Here is a shot in the dark (Disclosure: I really know nothing about this problem).

Let $G:=\mathsf{SU}(2)$ act on $G^3$ by simultaneous conjugation; namely, $$g\cdot(a,b,c)=(gag^{-1},gbg^{-1},gcg^{-1}).$$ Then the quotient space is homeomorphic to $S^6$ (see Bratholdt-Cooper).

The evaluation map shows that the character variety $\mathfrak{X}:=\mathrm{Hom}(\pi_1(\Sigma),G)/G$ is homeomorphic to $G^3/G,$ where $\Sigma$ is an elliptic curve with two punctures.

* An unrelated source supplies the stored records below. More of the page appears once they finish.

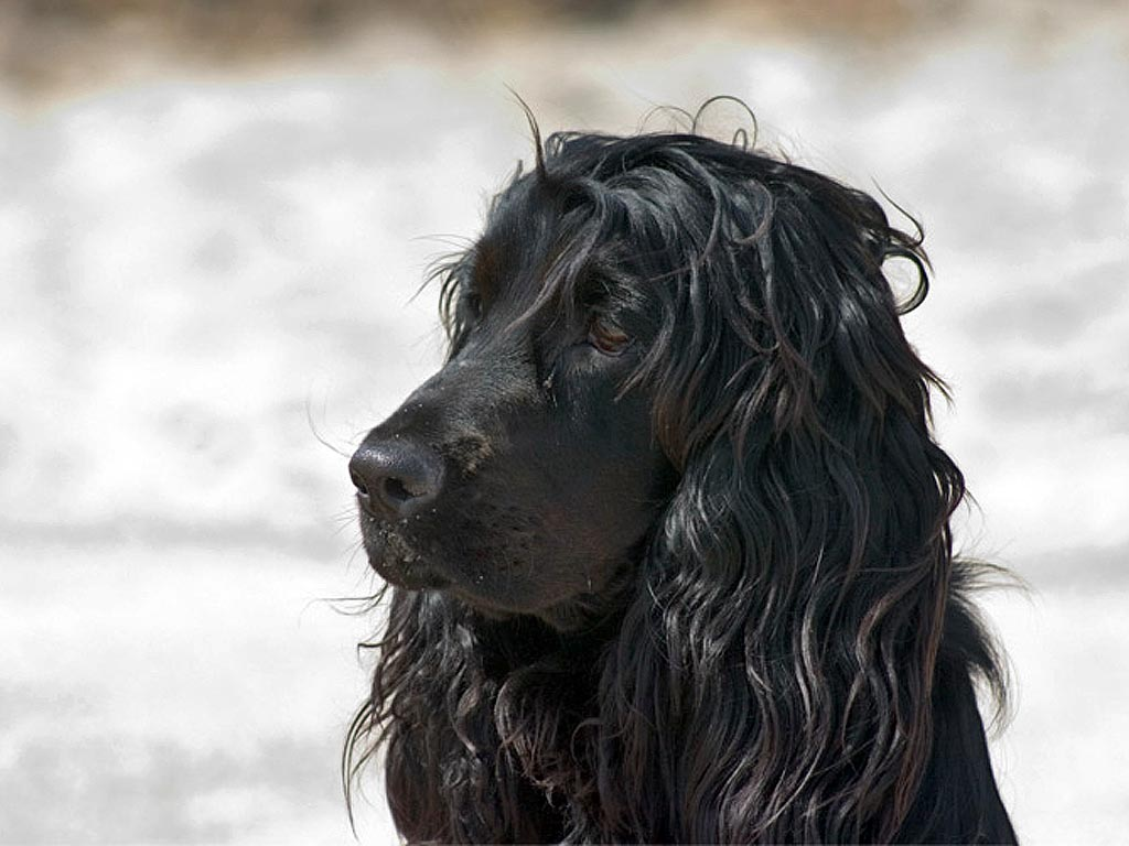 English Cocker Spaniel "Max" Author: Adam Kumiszcza
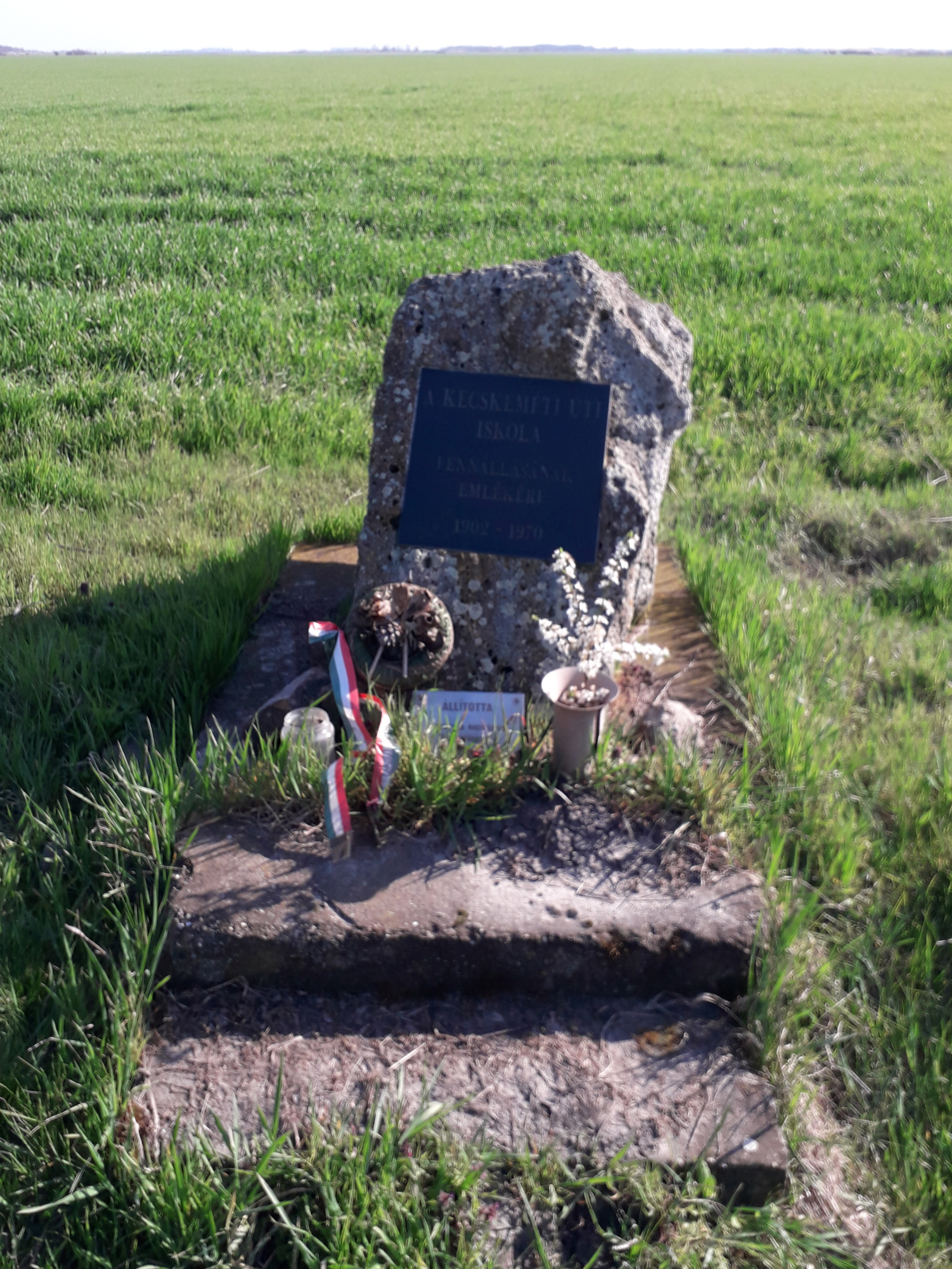 Kecskeméti Úti Iskola emlékműve
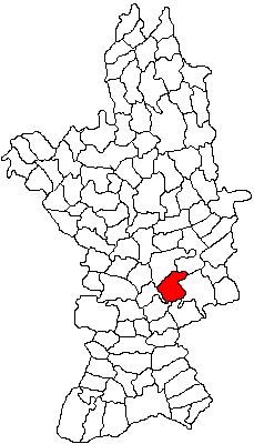 Categorie:Hărţi ale judeţului Olt

Fixing generic conjugation classes around the punctures, by results of Mehta and Seshadri (Math. Ann. 248, 1980), gives the moduli space of fixed determinant rank 2 degree 0 parabolic vector bundles over $\Sigma$ (where we now think of the punctures are marked points with parabolic structure). In particular, these subspaces are projective varieties.

Letting the boundary data vary over all possibilities gives a foliation of $\mathfrak{X}\cong G^3/G\cong S^6$. Therefore, we have a foliation of $S^6$ where generic leaves are projective varieties; in particular, complex.

Moreover, the leaves are symplectic given by Goldman's 2-form; making them Kähler (generically). The symplectic structures on the leaves globalize to a Poisson structure on all of $\mathfrak{X}$.

Is it possible that the complex structures on the generic leaves also globalize?

Here are some issues:

1. As far as I know, the existence of complex structures on the leaves is generic. It is known to exist exactly when there is a correspondence to a moduli space of parabolic bundles. This happens for most, but perhaps not all, conjugation classes around the punctures (or marked points). So I would first want to show that all the leaves of this foliation do in fact admit a complex structure. Given how explicit this construction is, if it is true, it may be possible to establish it by brute force.
2. Assuming item 1., then one needs to show that the structures on the leaves globalize to a complex structure on all of $\mathfrak{X}$. Given that in this setting, the foliation is given by the fibers of the map: $\mathfrak{X}\to [-2,2]\times [-2,2]$ by $[\rho]\mapsto (\mathrm{Tr}(\rho(c_1)),\mathrm{Tr}(\rho(c_2)))$ with respect to a presentation $\pi_1(\Sigma)=\langle a,b,c_1,c_2\ |\ aba^{-1}b^{-1}c_1c_2=1\rangle$, it seems conceivable that the structures on the leaves might be compatible.
3. Moreover, $\mathfrak{X}$ is not a smooth manifold. It is singular despite being homeomorphic to $S^6$. So lastly, one would have to argue that everything in play (leaves, total space and complex structure) can by "smoothed out" in a compatible fashion. This to me seems like the hardest part, if 1. and 2. are even true.

Anyway, it is a shot in the dark, probably this is not possible...just the first thing I thought of when I read the question.